Vantant sa gestion "louée par la France entière", la maire LR d'Aix-en-Provence Maryse Joissains-Masini, jugée en appel pour détournement et prise illégale d'intérêts, s'est défendue avec vigueur mercredi, sans convaincre l'avocat général qui a requis sa condamnation à un an de prison avec sursis et 10 ans d'inéligibilité.
"Cette affaire est une illustration du comportement de nombreux élus qui sont de plus en plus dénoncés, à l'image de MM. Fillon ou Cahuzac", a lancé dans son réquisitoire Georges Gutierrez, réclamant la confirmation de la peine prononcée en première instance à l'encontre de Mme Joissains-Masini, 76 ans.
Outrée, l'élue, maire d'Aix et présidente de la Communauté d'agglomération du pays d'Aix (CPA) depuis 2001, l'a immédiatement interrompu: "Je ne peux pas laisser associer mon nom à ceux de voyous de la République. (...) Me comparer à Cahuzac, mais enfin vous avez perdu la tête ?"
"Vous avez parlé de vertu, mais vous n'êtes pas vertueux", a-t-elle encore asséné, en direction de l'avocat général, après les plaidoiries de ses avocats: "Vous n'avez pas le droit de rire, de vous gondoler durant vos réquisitions !"
Au coeur du dossier, la promotion jugée indue de son chauffeur, Omar Achouri, et l'embauche à la CPA d'une collaboratrice, Sylvie Roche, en charge de la protection animale alors que ce domaine ne relevait pas des compétences de cette collectivité.
Pour l'avocat général, Omar Achouri est au cœur du "clientélisme, cette politique de petits services" de Mme Joissains-Masini. Sa promotion est "irrégulière", a-t-il asséné. La promotion du chauffeur, distingué par Mme Joissains-Masini alors qu'il figurait à la 43e place sur une liste dressée par l'ordre de mérite, avait été définitivement annulée par le Conseil d'Etat, qui a estimé que l'élue avait "commis une erreur manifeste d'appréciation de la valeur et de l'expérience professionnelle" de l'intéressé.
Quant à l'emploi de Mme Roche, il est "injustifié", a poursuivi l'avocat général: "Il fait double emploi avec les compétences municipales. Cet emploi est donc en partie fictif et n'a pas de consistance".
- "Un dossier de rumeurs" -
Tout au long de l'audience, Mme Joissains-Masini, au cours d'échanges parfois vifs avec le président de la cour, avait pourtant vanté sa gestion: "Je suis la vingtième ville de France, j'ai très très bien géré ma ville", a assuré celle qui a aussi été députée de 2002 à 2012. "Et je suis persuadée d'être dans le cadre de la loi pour les deux cas qui me sont reprochés."
Comme en première instance, Mme Joissains-Masini a défendu bec et ongles son "pouvoir souverain" de nommer des "collaborateurs de cabinet", l'avocat général y voyant lui une "conception autocratique" du pouvoir.
"On est dans un dossier de rumeurs, de règlement de comptes locaux.
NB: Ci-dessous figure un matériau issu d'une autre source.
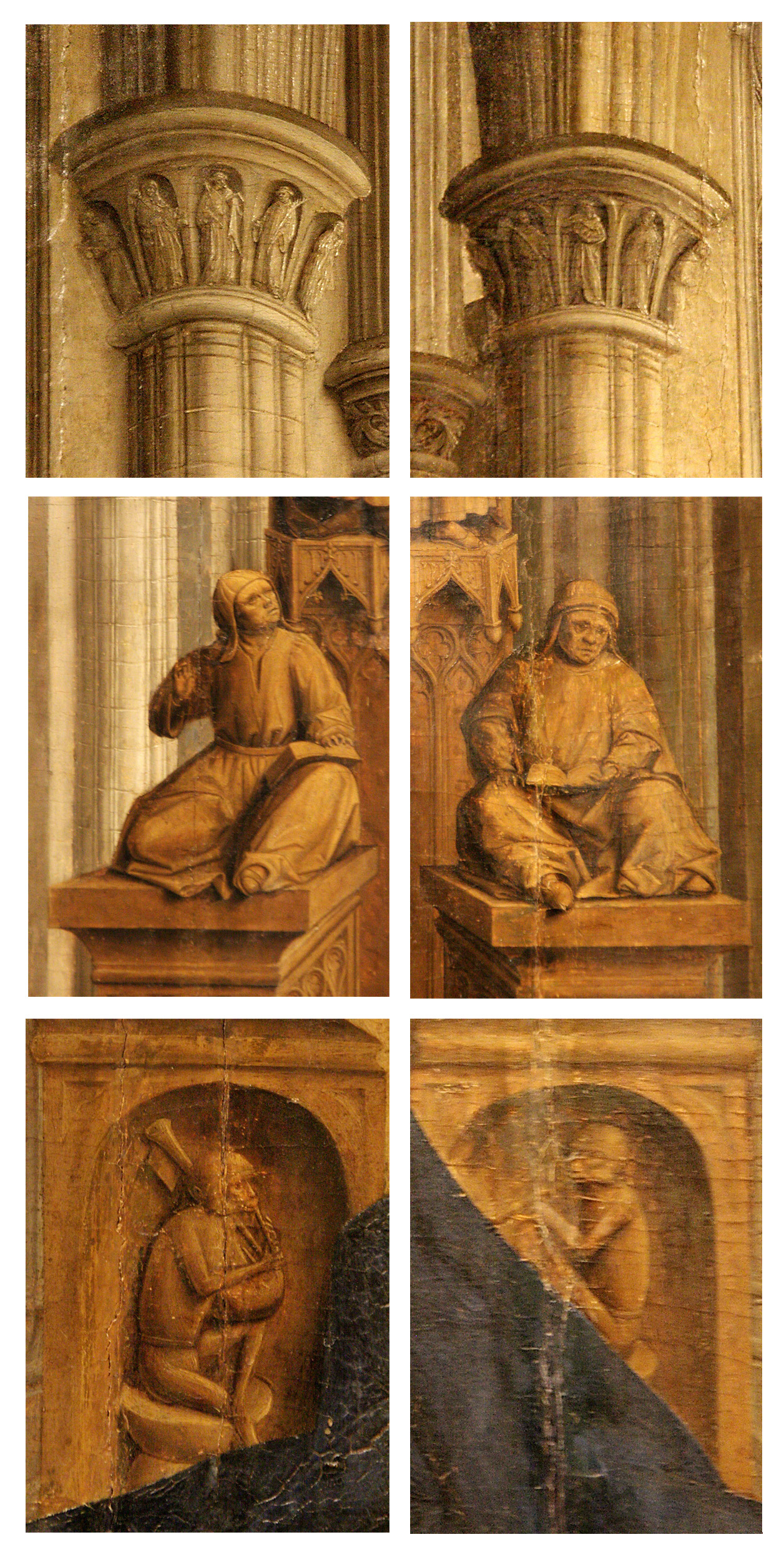 Mare de Déu dels Consellers, Museu Nacional d'Art de Catalunya, Barcelona. Elements iconogràfics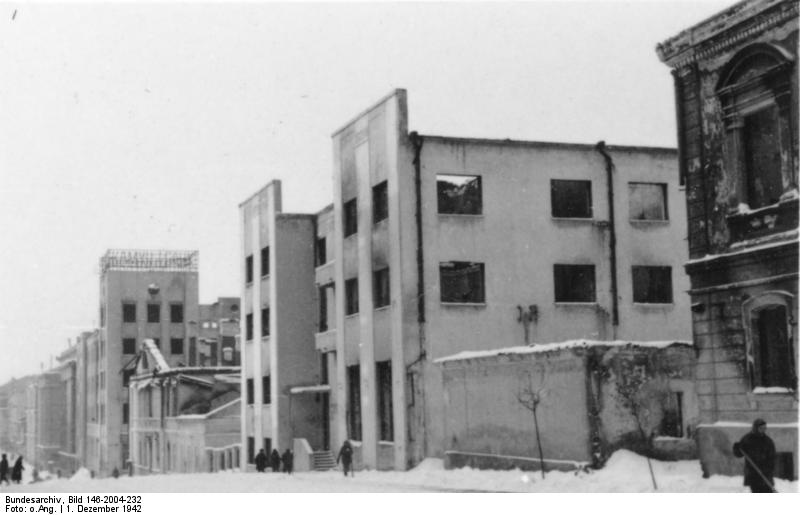 Wilna (Dienststelle) - Osmiana, Minsk 1. Dez. 1942 Kommandanturstrasse Einsatzstab Reichsleiter Rosenberg für die besetzten Gebiete - Hauptarbeitsgruppe Ostland Film: 48/35 Information added by Wikimedia users.Беларуская (тарашкевіца): Вуліца Карла Маркса. Менск, БССР. Сьнежань 1942 году.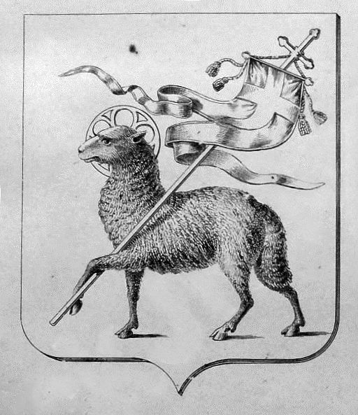 Описание герба, утвержденное в 1857 году: "Герб Болгарский: в зеленом поле серебряный идущий агнец, с червленою хоругвию, на коей крест также серебряный; древко золотое"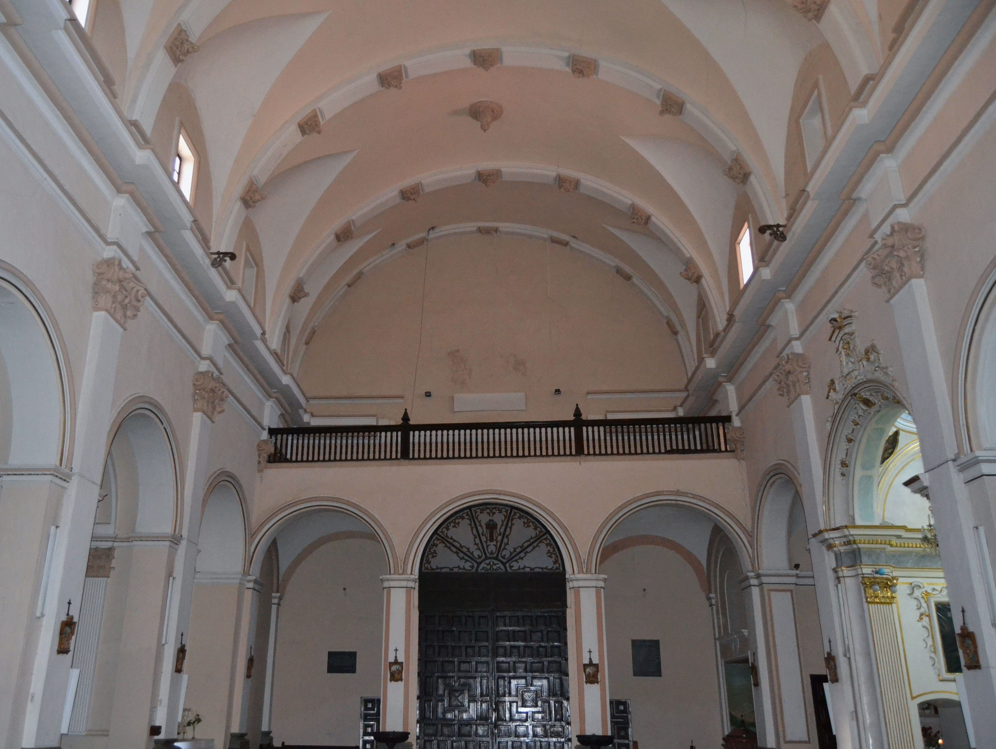 Església de santa Àgueda (Xèrica), vista cap als peus.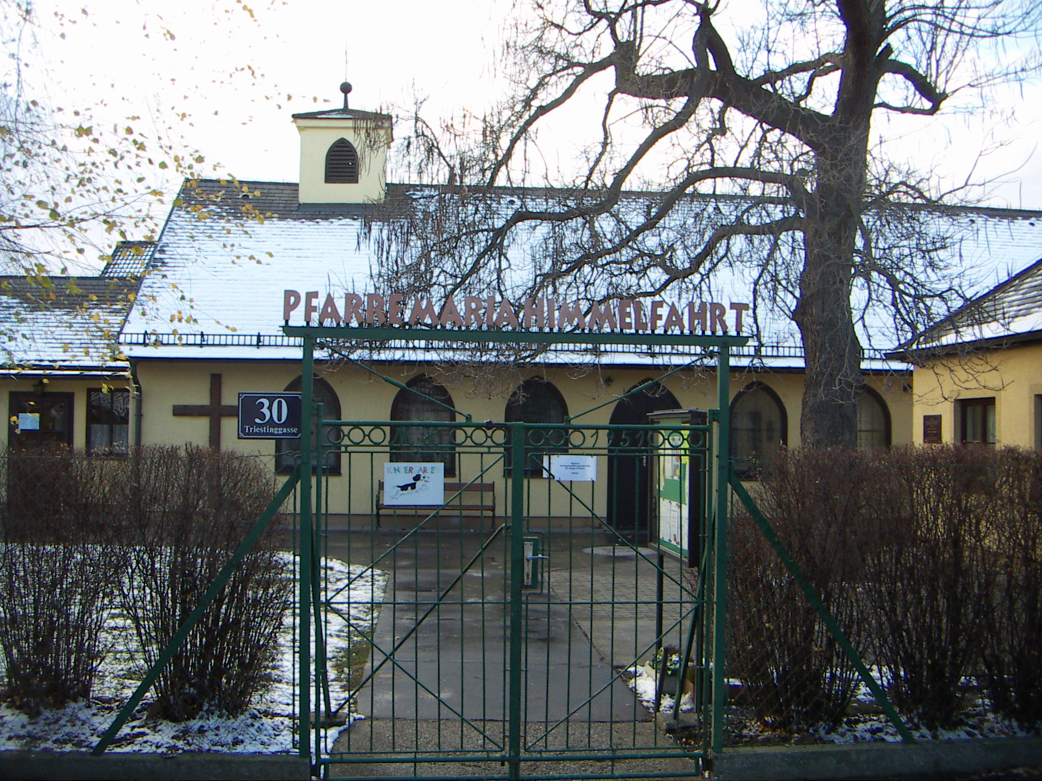 Maria-Himmelfahrt-Kirche (Wien)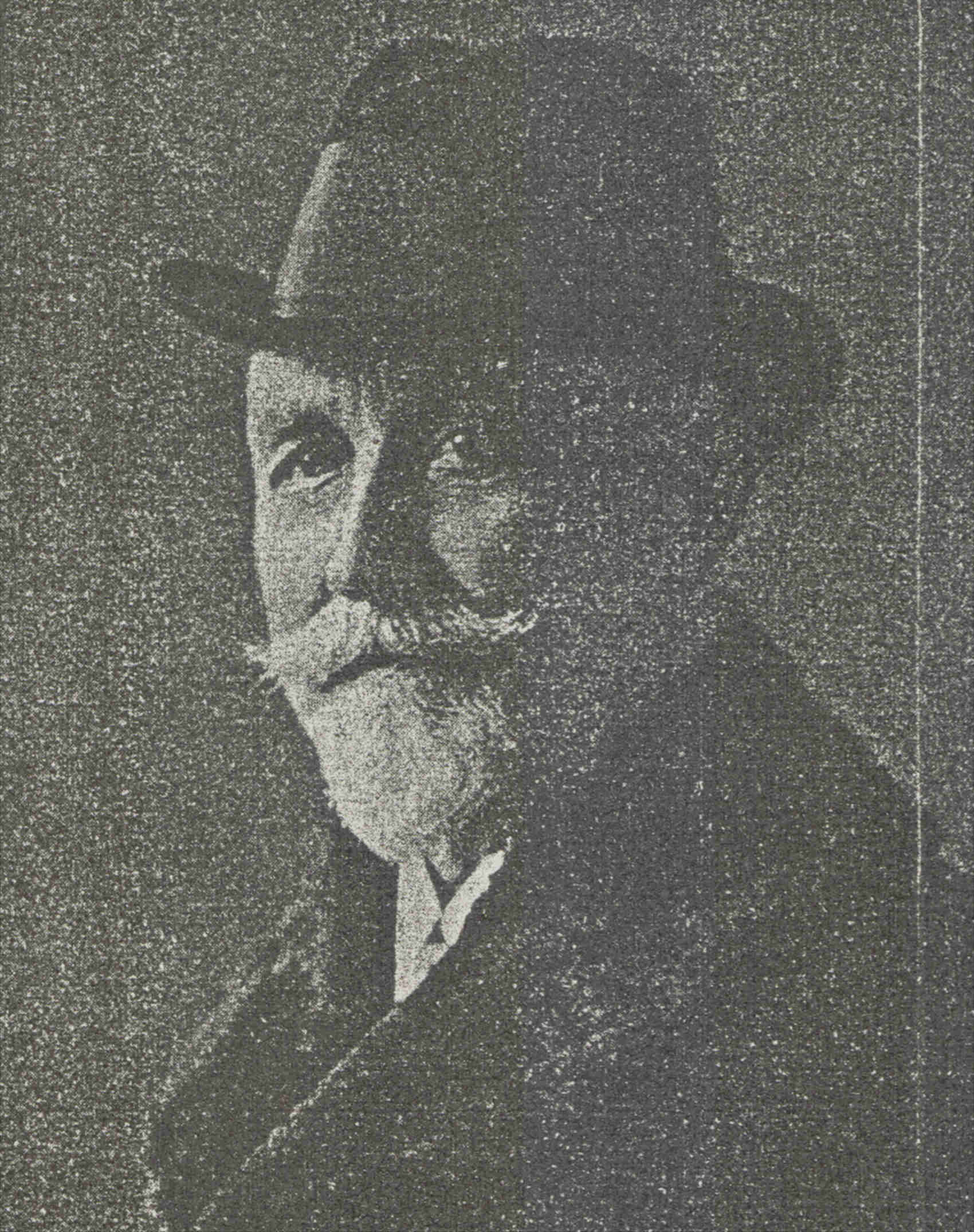 ak.mal.Václav Leo Anderle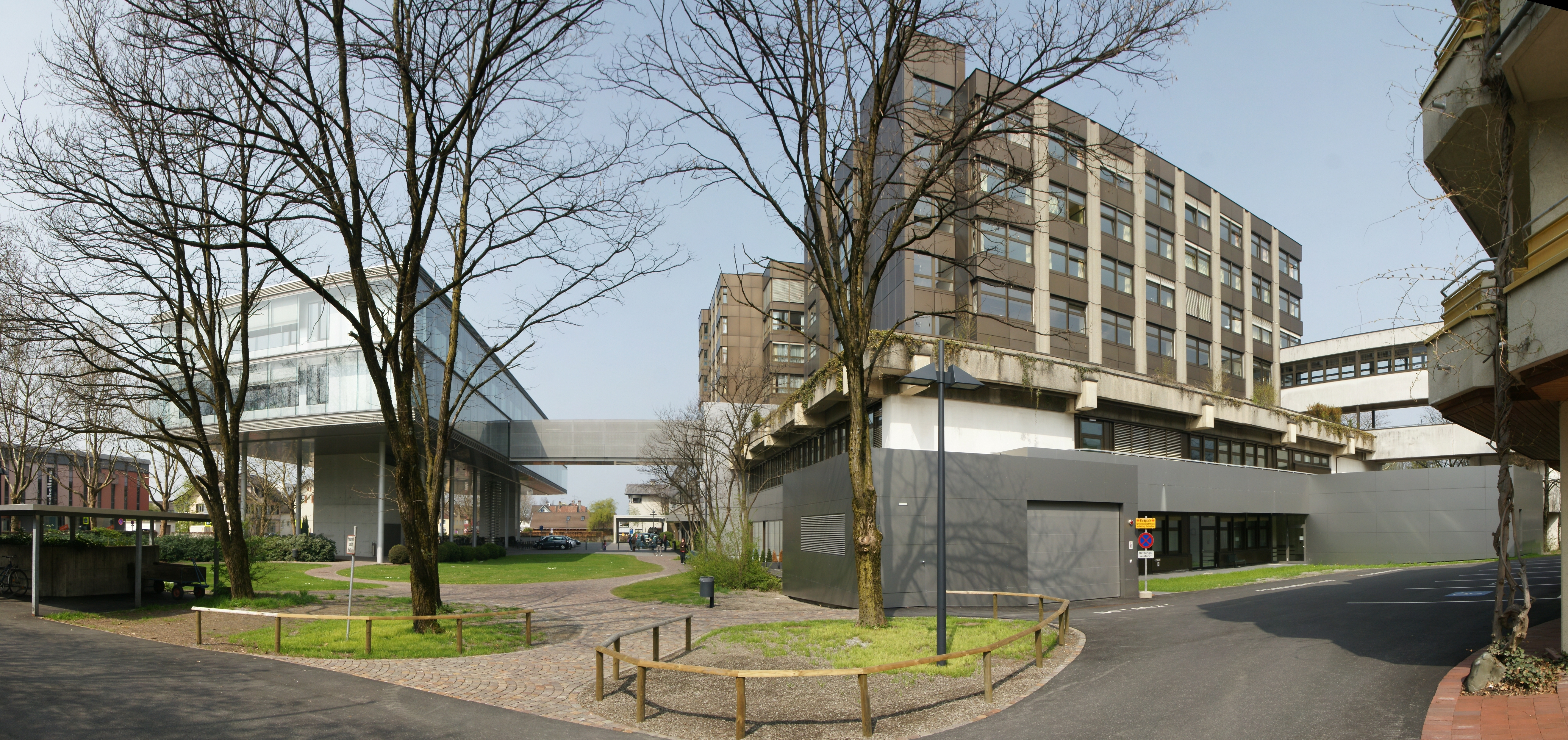 Am 1. Dezember im Jahr 1983 wurde das neue Krankenhaus der Stadt Dornbirn im Bezirk Hatlerdorf eröffnet.

C'est un opposant politique qui est à l'origine du dossier, il faut le rappeler", a plaidé Mario Pierre Stasi, un des avocats de l'élue: "Je vous demande de regarder froidement ce dossier. Je vous demande de ne pas entendre les élucubrations de l'avocat général sur un clientélisme. Je vous demande de regarder chacun des deux délits, deux petits points, et non le tombereau de dénonciations anonymes".
Alerté en 2012 par une lettre anonyme, le parquet d'Aix-en-Provence avait ouvert une enquête et, "pour la bonne administration de la justice", le procès avait été dépaysé à Montpellier.
Mme Joissains-Masini a succédé à la mairie à celui qui était alors son mari, Alain Joissains, maire de la ville de 1978 à 1983 et condamné en 1986 en appel pour recel d'abus de biens sociaux. Leur fille Sophie Joissains, sénatrice UDI, présente au procès mercredi, pourrait "être sur la liste" pour les municipales en 2020, avait déclaré sa mère en 2018.
L'arrêt a été mis en délibéré au 28 mai.